We are hiring a Multimodal & Video lead with a strong technical background in Image/Video/3D generation and Multimodal Foundation Models. You will play a critical role in driving the technical directions and building multimodal foundation models for image/video/3D generation, editing, animation and many more. As a member of the team, you will have the opportunity to drive fundamental capabilities, lead teams to work on ambitious projects and collaborate broadly across Tether with world-class engineers and researchers to advance open source development and the global AI community.
We are a fast-paced group focusing on model, data and applied research on vision and multimodal foundation models.
Responsibilities
- Lead the research, design, and development of state-of-the-art image, video, and 3D generation models, including multimodal foundation models.
- Lead high-impact, specialized projects focused on innovative text, images, audio and video applications.
- Define and drive the technical roadmap for multimodal AI initiatives, aligning research goals with business and product objectives.
- Provide technical leadership and mentorship to teams of AI researchers and engineers, fostering innovation and skill development.
- Oversee the end-to-end lifecycle of multimodal model development, from dataset curation and model training to deployment and performance evaluation.
- Lead large-scale multi-node GPU model training, ensuring scalability, efficiency, and reproducibility of experiments.
- Collaborate closely with cross-functional teams, including product, design, and engineering, to integrate AI solutions into production systems.
- Drive applied research initiatives in image/video/3D generation, editing, animation, and other related domains.
- Monitor advancements in AI research and multimodal technologies, and incorporate novel techniques to improve model capabilities and performance.
- Contribute to the AI research community, including publications, open-source contributions, and participation in conferences.
- Establish best practices and standards for coding, model evaluation, and experimentation within the team.

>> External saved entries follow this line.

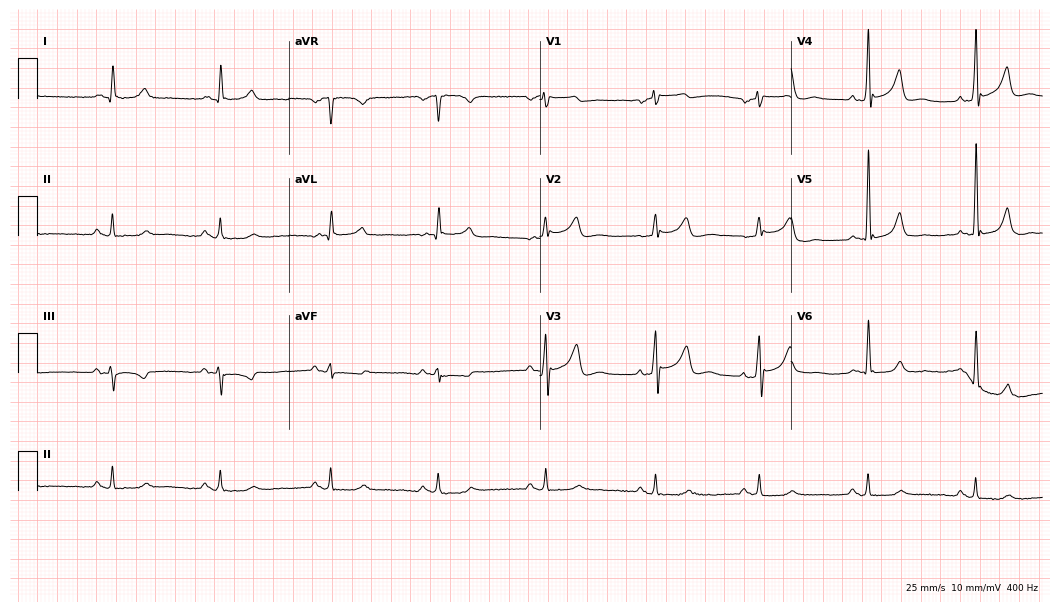
Electrocardiogram, a male patient, 80 years old. Overall reading on record: normal ECG.
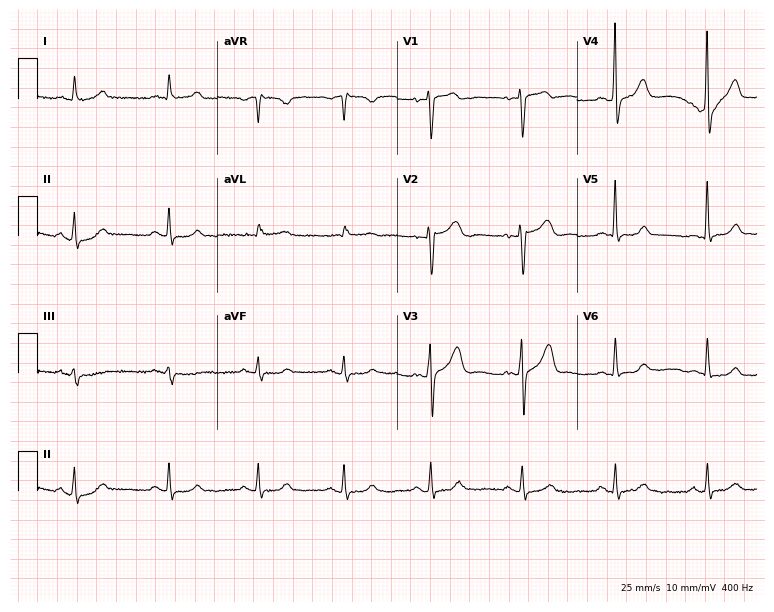
ECG (7.3-second recording at 400 Hz) — a 73-year-old male. Labelled as a normal ECG.
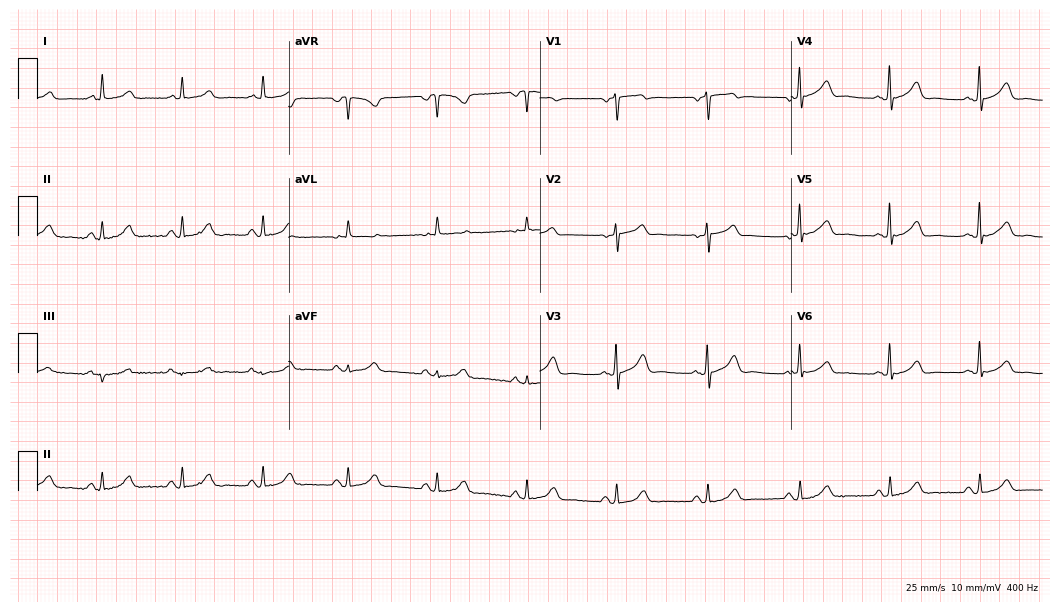
Resting 12-lead electrocardiogram (10.2-second recording at 400 Hz). Patient: a 60-year-old woman. Read as a normal ECG.
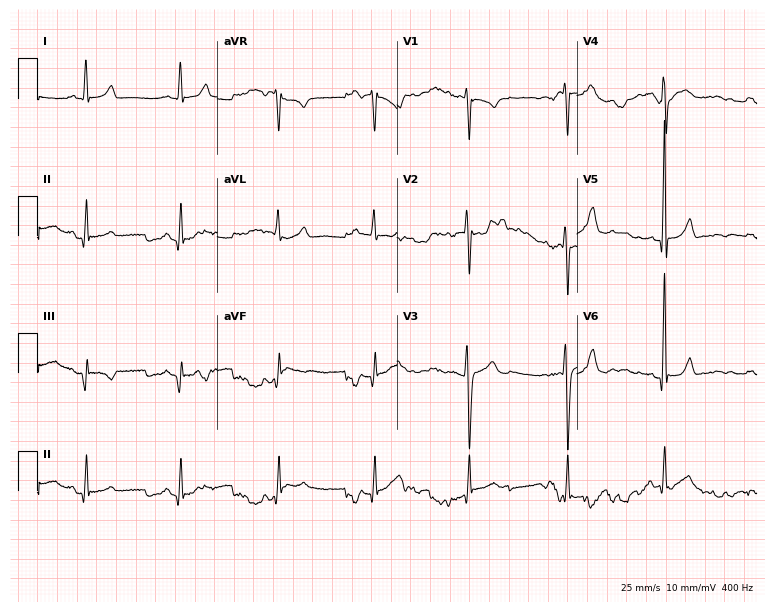
Resting 12-lead electrocardiogram (7.3-second recording at 400 Hz). Patient: a male, 31 years old. Read as a normal ECG.
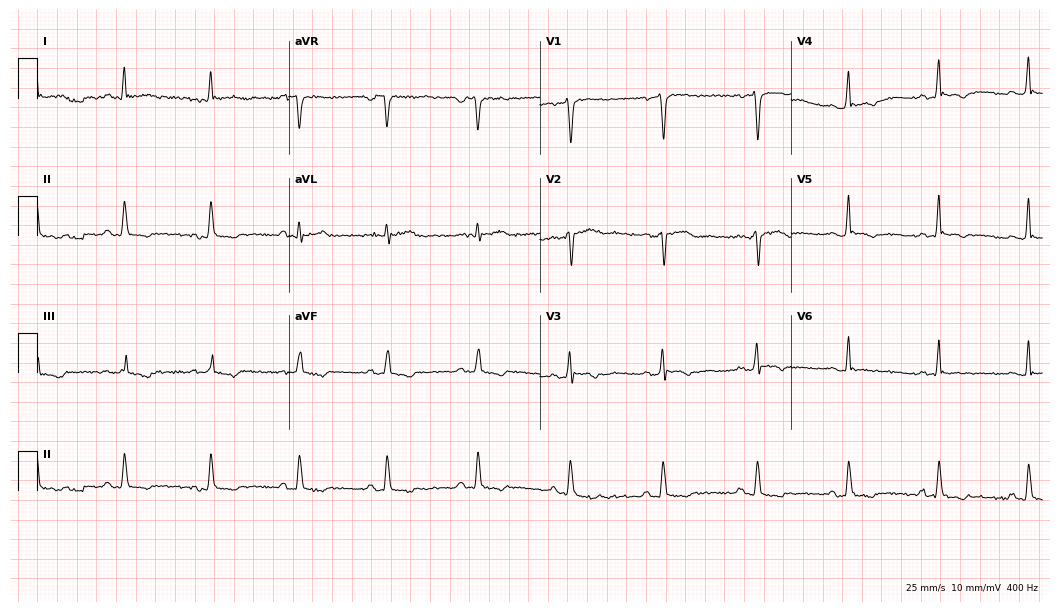
Resting 12-lead electrocardiogram. Patient: a 56-year-old male. None of these six findings is recorded: first-degree AV block, right bundle branch block, left bundle branch block, sinus bradycardia, atrial fibrillation, sinus tachycardia.

- Lead and manage complex projects, ensuring timely delivery, quality outcomes, and alignment with strategic objectives.
- Communicate technical insights and updates effectively to executive leadership, stakeholders, and external collaborators.
- Promote a culture of collaboration, innovation, and excellence, maintaining high team morale and accountability.
In this role, you’ll have the opportunity to drive roadmaps, propose your own research plan to advance Image/Video/3D generation models and technologies. You’ll provide technical mentorship and guidance to the team and drive execution. You will have the opportunity to collaborate with broader teams across Tether.
Job requirements
Minimum Qualifications
- PhD, MS or equivalent experience
- Hands on experience in building Image/Video/3D generation and multimodal foundation models building from scratch
- 5+ years of experience in managing or leading 10+ research & engineer teams
- Excellent communication and interpersonal skills
- Excellent understanding of an AI-based product lifecycle.
- Hands-on experience in building end-to-end multimodal foundation models on thousands of multi-node GPUs.
- Proficiency in modern deep learning and diffusion frameworks & libraries.
Preferred Qualifications
- Demonstrated expertise in computer vision, video generation foundation model and/or multimodal research especially building them from scratch.
- Strong history of delivering innovation in the space of multimodal & video.
- Ability to develop a long-term vision and execute strategies at scale while maintaining a grasp of technical details for better decision-making.
- Experience with VP-level presentations and reporting.
- Publications at leading AI conferences such as CVPR, ICCV, ECCV, ICML, ICLR, NeurIPS etc.